Skip to content
Pablo Rodriguez

Questions

  • Specify how to compute output given input x and parameters w, b
  • Similar to logistic regression where:
  • f(x) = g(w·x + b) where g is sigmoid function
  • g(z) = 1/(1+e^(-z))
  • For neural networks, architecture defined with:
Neural Network Architecture
model = tf.keras.Sequential([
tf.keras.layers.Dense(25, activation='sigmoid'),
tf.keras.layers.Dense(15, activation='sigmoid'),
tf.keras.layers.Dense(1, activation='sigmoid')
])
  • Specifies complete architecture including:
  • 25 hidden units in first layer
  • 15 hidden units in second layer
  • 1 output unit in final layer
  • All using sigmoid activation
  • Define loss function (single training example)
  • Define cost function (average loss over entire training set)
  • For binary classification:
  • Loss: -y log(f(x)) - (1-y)log(1-f(x))
  • In TensorFlow: “binary cross-entropy loss”
Compile Model
model.compile(loss=tf.keras.losses.BinaryCrossentropy())
  • For regression problems:
  • Loss: (1/2)(f(x) - y)²
  • In TensorFlow: Mean Squared Error
Regression Loss
model.compile(loss=tf.keras.losses.MeanSquaredError())
  • Use gradient descent to minimize cost J(W,B)
  • Update rule: W = W - α·∂J/∂W, B = B - α·∂J/∂B
  • TensorFlow handles backpropagation for computing derivatives
  • Train the model with:
Train Model
model.fit(X, y, epochs=100)
  • TensorFlow implements algorithms even faster than standard gradient descent
  • The fit() method handles the entire optimization process
  • Most implementations use libraries like TensorFlow or PyTorch
  • Similar to how developers now use libraries for:
  • Sorting algorithms
  • Mathematical operations (square roots)
  • Matrix operations
  • Understanding underlying mechanisms still valuable for debugging

Q: For which type of task would you use the binary cross entropy loss function? A: binary classification (classification with exactly 2 classes)
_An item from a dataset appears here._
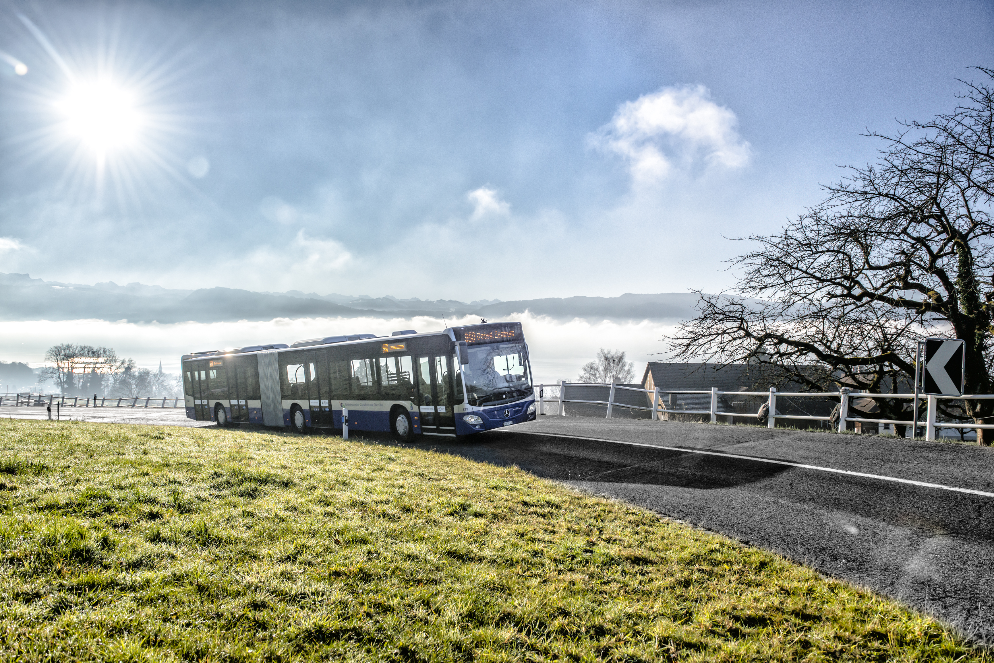 VZO-Gelenkbus im aktuellen Design oberhalb von Stäfa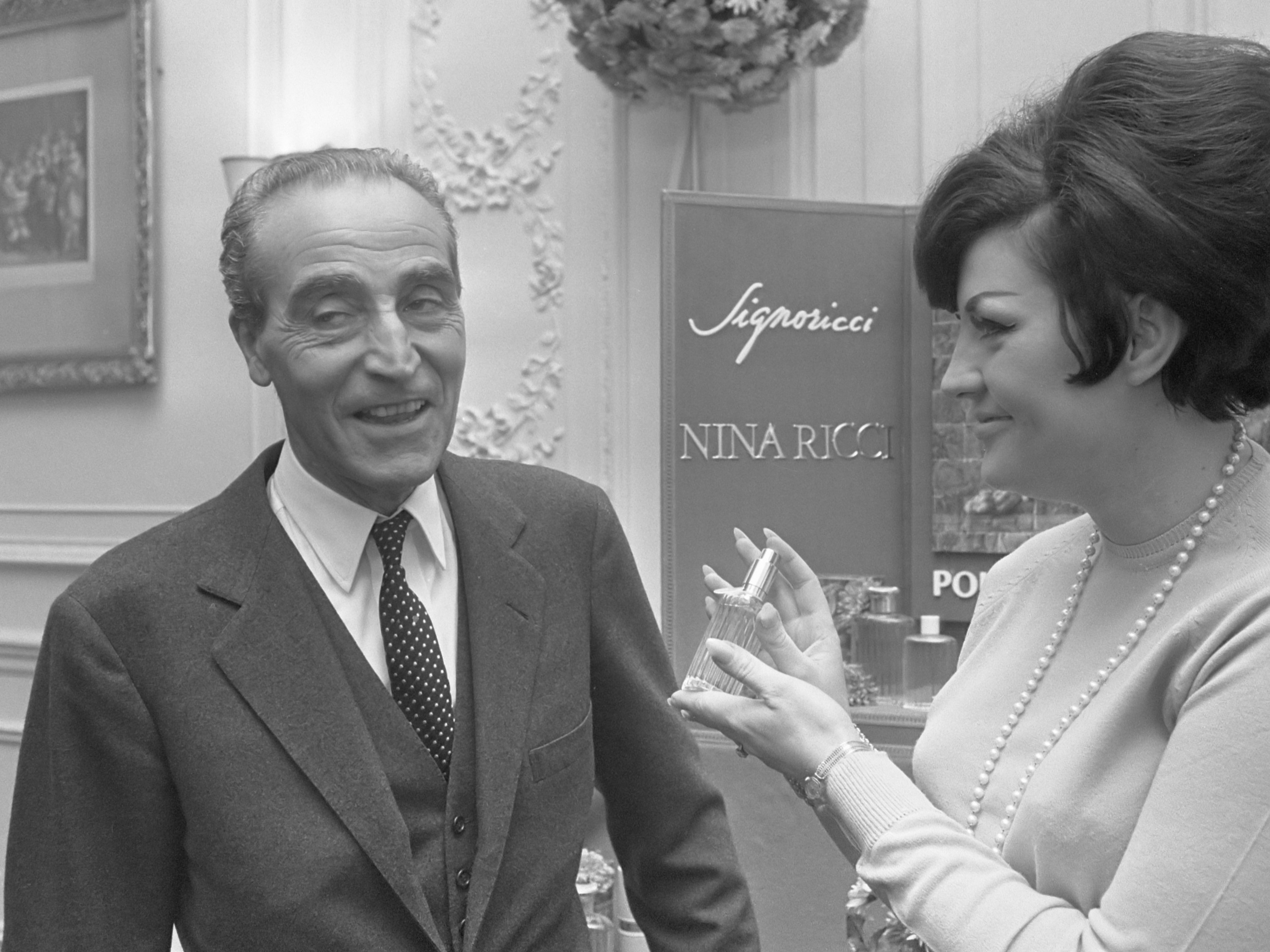 Parfum voor de man. De Italiaanse Roberto Ricci van het in Parijs gevestigde Haute Couturehuis Nina Ricci (genoemd naar zijn moeder) met een spuitbusje parfum van eigen fabricaat 16 november 1966

Q: Which line of code updates the network parameters in order to reduce the cost? A: model.fit(X,y,epochs=100)

TensorFlow simplifies neural network training into three clear steps: architecture definition, loss specification, and cost minimization. Modern deep learning relies heavily on libraries, but understanding the fundamentals remains essential for effective development and troubleshooting.